Your assignment:
Your answer should be only the lines below from the one with "states | State |" to the one with "34.194 | 11.941 |", repeated exactly, ends included.

Records for the exercise:
※

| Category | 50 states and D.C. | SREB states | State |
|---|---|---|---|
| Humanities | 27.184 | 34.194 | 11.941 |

※

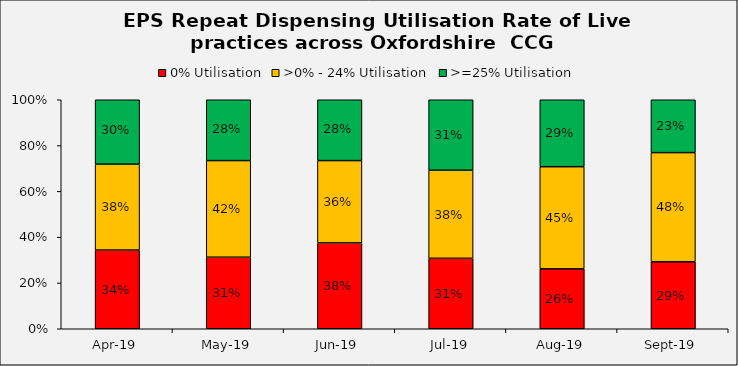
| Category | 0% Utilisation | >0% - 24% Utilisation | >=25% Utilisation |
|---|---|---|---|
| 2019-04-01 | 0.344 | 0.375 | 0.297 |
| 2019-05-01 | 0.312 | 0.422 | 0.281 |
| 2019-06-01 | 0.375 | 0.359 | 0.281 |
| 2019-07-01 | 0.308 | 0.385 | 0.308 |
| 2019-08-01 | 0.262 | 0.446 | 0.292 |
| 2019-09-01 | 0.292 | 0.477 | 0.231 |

※

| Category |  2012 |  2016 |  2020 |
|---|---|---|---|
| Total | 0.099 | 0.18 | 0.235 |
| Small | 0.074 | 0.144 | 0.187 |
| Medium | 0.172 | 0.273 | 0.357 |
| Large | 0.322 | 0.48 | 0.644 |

※

Your solution:
| Category | 50 states and D.C. | SREB states | State |
|---|---|---|---|
| Humanities | 27.184 | 34.194 | 11.941 |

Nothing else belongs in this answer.